## Task prompt
Starting at the line that contains "sample: Mouse epididymis", transcribe each line exactly through the end of the data below, and skip any pictures.
>>
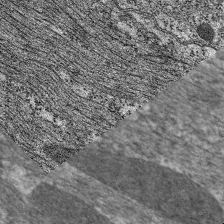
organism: C. elegans
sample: Pharynx
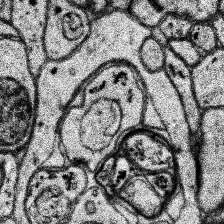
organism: Human
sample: Temporal Lobe
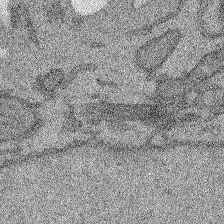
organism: Human
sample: HeLa cells
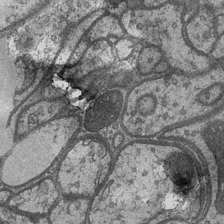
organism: Drosophila
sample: Optic medulla
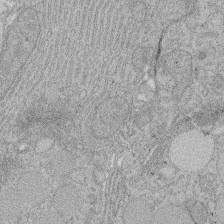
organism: Rat
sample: Salivary granule
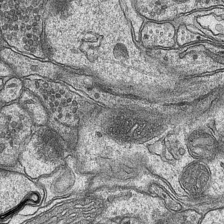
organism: Mouse
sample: CA1 Hippocampus
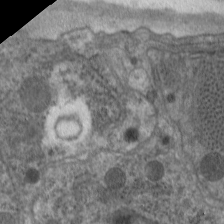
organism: C. elegans
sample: Pharynx
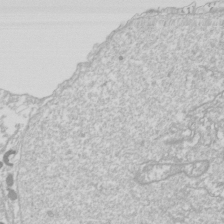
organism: Drosophila
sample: Cell division; meiosis; drosophila spermatocytes
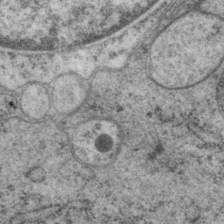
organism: P. pacificus
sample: Pharynx
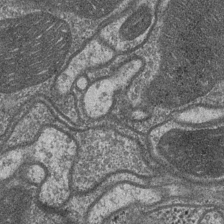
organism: Drosophila
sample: Optic medulla
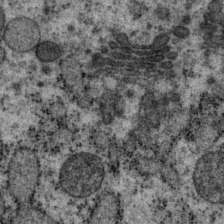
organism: P. pacificus
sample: Pharynx
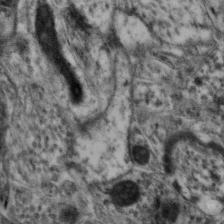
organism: Mouse
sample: Neocortex
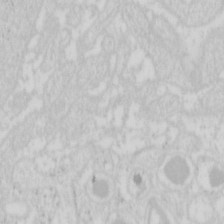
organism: Mouse
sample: Pancreas
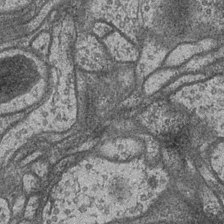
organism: Drosophila
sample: Optic medulla
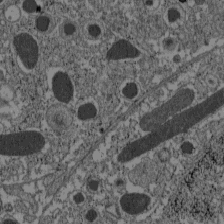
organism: C57BL Mouse
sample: Pancreatic islet
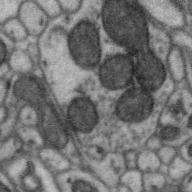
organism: Zebra finch
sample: Brain
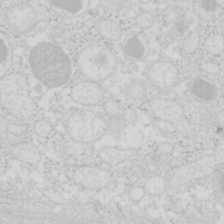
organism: Mouse
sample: Pancreas
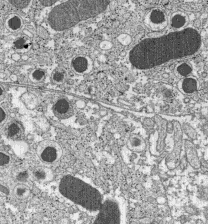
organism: C57BL Mouse
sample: Pancreatic islet
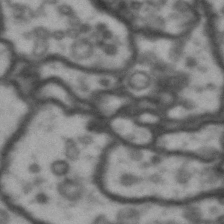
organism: Drosophila
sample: Brain
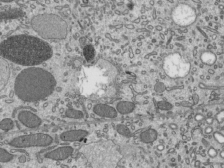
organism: Mouse
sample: Mouse epididymis efferent ductule cilia
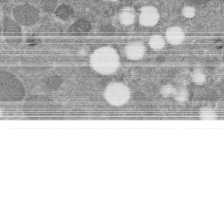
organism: C. elegans
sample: C. elegans embryo early stage
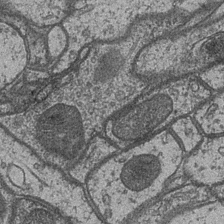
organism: Drosophila
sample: Optic medulla
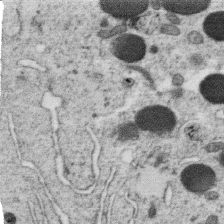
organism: C. elegans
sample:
<<
## Solution
sample: Mouse epididymis efferent ductule cilia
organism: C. elegans
sample: C. elegans embryo early stage
organism: Drosophila
sample: Optic medulla
organism: C. elegans
sample:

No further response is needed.